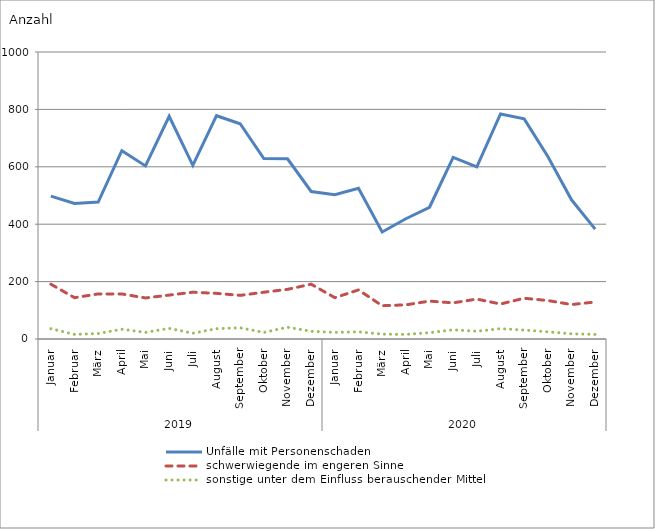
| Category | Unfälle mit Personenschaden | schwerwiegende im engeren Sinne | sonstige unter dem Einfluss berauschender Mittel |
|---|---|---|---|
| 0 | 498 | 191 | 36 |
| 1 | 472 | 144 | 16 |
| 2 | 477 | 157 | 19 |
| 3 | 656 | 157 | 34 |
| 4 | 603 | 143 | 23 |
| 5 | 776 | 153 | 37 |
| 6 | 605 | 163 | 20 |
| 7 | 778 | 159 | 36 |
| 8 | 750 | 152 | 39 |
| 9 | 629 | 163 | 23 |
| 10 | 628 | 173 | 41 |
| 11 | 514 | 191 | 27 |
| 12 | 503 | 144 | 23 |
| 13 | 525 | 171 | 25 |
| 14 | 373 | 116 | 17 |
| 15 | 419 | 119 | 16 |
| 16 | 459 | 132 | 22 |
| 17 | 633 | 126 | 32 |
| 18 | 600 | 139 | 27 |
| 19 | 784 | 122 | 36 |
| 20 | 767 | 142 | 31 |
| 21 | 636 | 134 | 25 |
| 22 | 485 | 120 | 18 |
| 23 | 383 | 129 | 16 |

###

YOUR GOAL » Could you reproduce all of the material exactly? Keep the pictures out of it.

RESPONSE »
| Category | Unfälle mit Personenschaden | schwerwiegende im engeren Sinne | sonstige unter dem Einfluss berauschender Mittel |
|---|---|---|---|
| 0 | 498 | 191 | 36 |
| 1 | 472 | 144 | 16 |
| 2 | 477 | 157 | 19 |
| 3 | 656 | 157 | 34 |
| 4 | 603 | 143 | 23 |
| 5 | 776 | 153 | 37 |
| 6 | 605 | 163 | 20 |
| 7 | 778 | 159 | 36 |
| 8 | 750 | 152 | 39 |
| 9 | 629 | 163 | 23 |
| 10 | 628 | 173 | 41 |
| 11 | 514 | 191 | 27 |
| 12 | 503 | 144 | 23 |
| 13 | 525 | 171 | 25 |
| 14 | 373 | 116 | 17 |
| 15 | 419 | 119 | 16 |
| 16 | 459 | 132 | 22 |
| 17 | 633 | 126 | 32 |
| 18 | 600 | 139 | 27 |
| 19 | 784 | 122 | 36 |
| 20 | 767 | 142 | 31 |
| 21 | 636 | 134 | 25 |
| 22 | 485 | 120 | 18 |
| 23 | 383 | 129 | 16 |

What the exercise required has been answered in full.